Probably the mysql server is off/crash. Check mysql server using ssh with the following command:
systemctl status mysql.service
If the service does not look like it's running:
mysql.service - LSB: Start and stop the mysql database server daemon
Loaded: loaded (/etc/init.d/mysql)
Active: inactive (dead) since Mon 2016-09-12 09:37:28 EEST; 1min 43s ago
Process: 15510 ExecStop=/etc/init.d/mysql stop (code=exited, status=0/SUCCESS)
Process: 548 ExecStart=/etc/init.d/mysql start (code=exited, status=0/SUCCESS)
The problem is resolved with the mysql.service restart system, using the following command:
systemctl restart mysql.service
Check using the following command:
systemctl status mysql.service
The result should look like this:
mysql.service - LSB: Start and stop the mysql database server daemon
Loaded: loaded (/etc/init.d/mysql)
Active: active (running) since Mon 2016-09-12 09:40:48 EEST; 2s ago
Process: 15510 ExecStop=/etc/init.d/mysql stop (code=exited, status=0/SUCCESS)
Process: 15959 ExecStart=/etc/init.d/mysql start (code=exited, status=0/SUCCESS)
2. The error occurs in the web interface/Case 2
Error: Connecting to the main datastore. Are all the services running?
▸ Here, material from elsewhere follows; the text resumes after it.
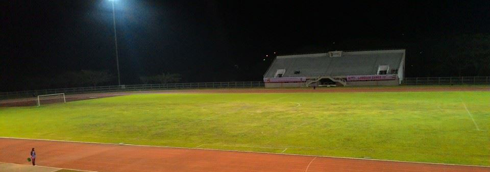 Mae Fah Luang University Stadion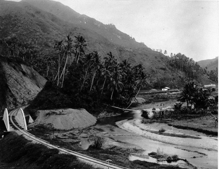 Foto. Landschap met gezicht op het station van Siloengkong, Sumatra`s Westkust

Connection refused
Probably the mysql server is off/crash. Check mysql server using ssh with the following command:
systemctl status mysql.service
If the service does not look like it's running :
mysql.service - LSB: Start and stop the mysql database server daemon
Loaded: loaded (/etc/init.d/mysql)
Active: inactive (dead) since Mon 2016-09-12 09:37:28 EEST; 1min 43s ago
Process: 15510 ExecStop=/etc/init.d/mysql stop (code=exited, status=0/SUCCESS)
Process: 548 ExecStart=/etc/init.d/mysql start (code=exited, status=0/SUCCESS)
The problem is resolved with the mysql.service restart system, using the following command:
systemctl restart mysql.service
Check using the following command:
systemctl status mysql.service
The result should look like this:
mysql.service - LSB: Start and stop the mysql database server daemon
Loaded: loaded (/etc/init.d/mysql)
Active: active (running) since Mon 2016-09-12 09:40:48 EEST; 2s ago
Process: 15510 ExecStop=/etc/init.d/mysql stop (code=exited, status=0/SUCCESS)
Process: 15959 ExecStart=/etc/init.d/mysql start (code=exited, status=0/SUCCES
Or probably Online DataStorage is off/crash. Check Online DataStorage service using ssh with the following command:
systemctl status opensearch.service
If the service does not look like it's running :
opensearch.service - opensearch init script wrapper
Loaded: loaded (/lib/systemd/system/opensearch.service; enabled; vendor preset: enabled)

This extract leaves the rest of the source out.